Preferred Stock vs Baby Bonds: They Look Identical, But Aren't

Updated 2026-07-09 · Educational guide — not investment advice

The short answer

They look the same on a screen: $25 face value, a ticker on the NYSE, a payment every quarter. But a baby bond is debt and a preferred is equity — and that changes almost everything that matters.

Side-by-side

Baby bondPreferred stock
Legal natureDebtEquity
PaymentInterest — legally owedDividend — can be skipped
Missed paymentDefault (usually)Not a default
MaturityYes — principal repaidUsually perpetual
RankingAbove preferredBelow all debt
Face value$25 (principal)$25 (liquidation preference)
Tax on incomeOrdinary incomeOften qualified dividends

1. The payment is a legal obligation

A baby bond's interest is owed. Skip it and — subject to any grace period — the issuer is in default and bondholders have remedies. A preferred dividend is discretionary: the board simply declines to declare it, and nothing legally breaks.

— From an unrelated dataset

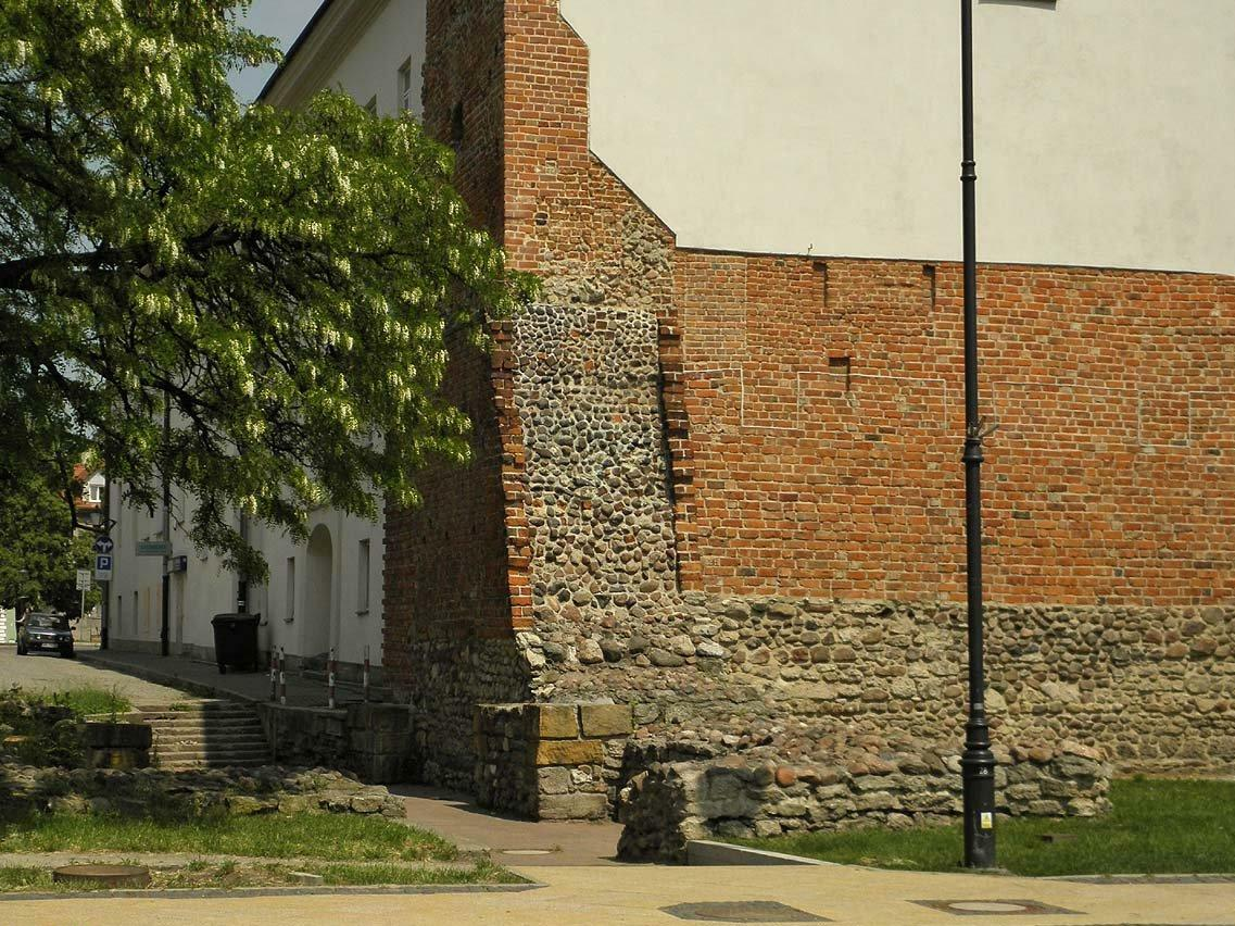 Pozostałość murów miejskich.
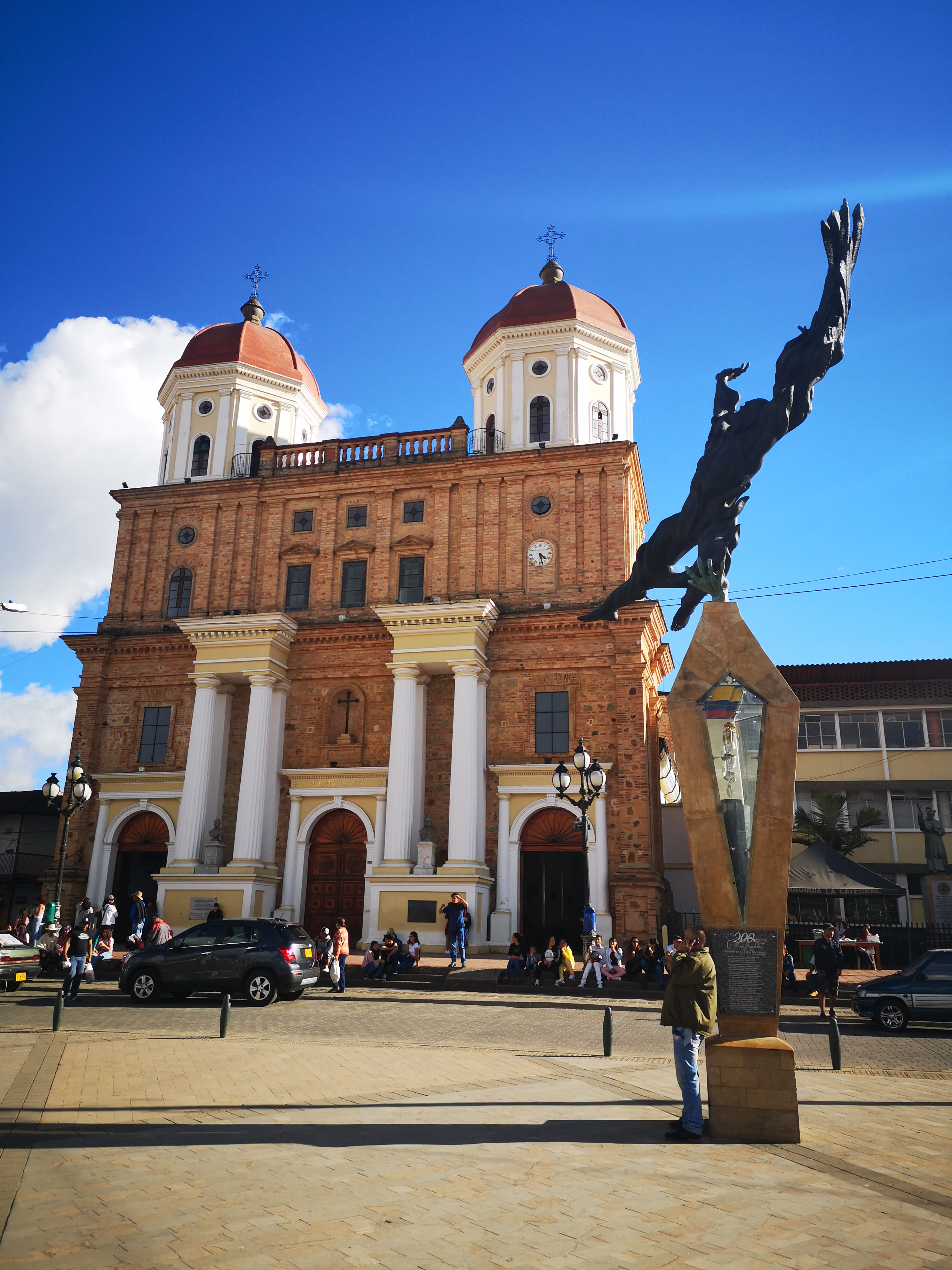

That is the core reason baby bonds from the same issuer normally yield less than its preferreds. You are giving up yield for a genuine promise.

2. Maturity gives you an anchor

A baby bond matures on a stated date and repays $25 of principal. As that date nears, the price is pulled toward $25 — which dampens volatility and gives you a defined exit.

Most preferreds are perpetual. Nothing ever forces the price back to par. The only exit is the issuer choosing to call it.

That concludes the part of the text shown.